The fourth night zaiah was here, and the first night I had this damn fever, I woke up from a very strange dream. My dreams tend to be a bit weird to begin with, but when I have a fever, look out.

This is actually a post about societal fears of women's sexuality and sexual double standards. Bear with me; I'm a bit fuzzy-headed at the moment, and apt to be preternaturally rambly. Now where was I?

Oh, yeah. fever dream. Anyway, I had this dream, and in this dream I'd met and made friends with a woman. Don't recall her clearly--long black hair, big brown eyes, that's all that stuck.

Anyway, in the dream, shortly after we became friends, a group of researchers pulled me aside and explained to me that she wasn't actually a woman at all. She was a synthetic construct--body engineered and grown in a vat, brain a gigantic supercomputer kept in a huge facility elsewhere in town and remotely operating the body. She was not aware of any of this; she was actually an experiment in artificial intelligence, socialization, and the development of self, carefully monitored over the past thirty years. The place where she lived--a gorgeous penthouse suite, indoor pool and all--was closely monitored 'round the clock, and all her interactions with the outside world were carefully regulated. She was encouraged to keep a private diary, which she believed was secret but which was actually published monthly in a trade journal about AI and machine consciousness.

They took me up to the control room and let me read some of the back issues of the journal. One of her diary entries was particularly strange; she'd somehow got her hands on a book of basic anatomy, and was utterly perplexed that the book showed things that she didn't have. Specifically, the book showed reproductive and sex organs, and she had nothing of the sort--no sexual organs whatsoever between her legs. No labia, no vagina, nothing. The researchers, somewhat shamefacedly, said they had been too embarrassed to put them in the design when they were growing the body.

I woke up really, really pissed off, with nothing to attach the pissed-off-ness to. It took some introspection to figure out what the pissed-off-ness was connected with; this bizarre and nearly universal sexual shame that we as a species seem to attach to female sexuality.

I'm not talking about the schizophrenic Puritanical sexual asshattery that we in the US attach to sex in general.

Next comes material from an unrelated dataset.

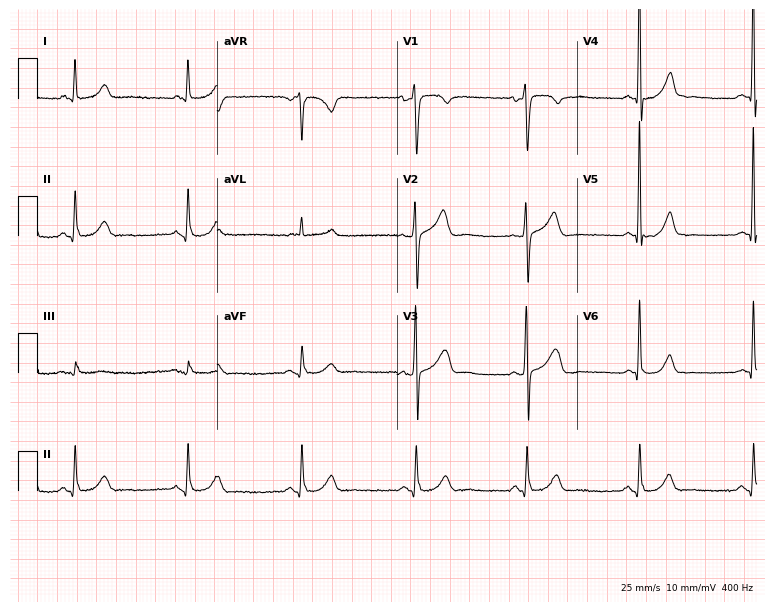
Standard 12-lead ECG recorded from a male patient, 52 years old. None of these six findings is recorded: first-degree AV block, right bundle branch block (RBBB), left bundle branch block (LBBB), sinus bradycardia, atrial fibrillation (AF), sinus tachycardia.

I'm talking about a hatred of sexual expression in women that's so virulent that entire societies will surgically mutilate women to prevent them from enjoying the act of sex.

And make no mistake about it--the impulse to label sexually promiscuous men as "studs" and sexually promiscuous women as "whores" is no different in kind; it is the exact same impulse, merely taken to a different but equally illogical conclusion, that drives folks to get out the scalpels.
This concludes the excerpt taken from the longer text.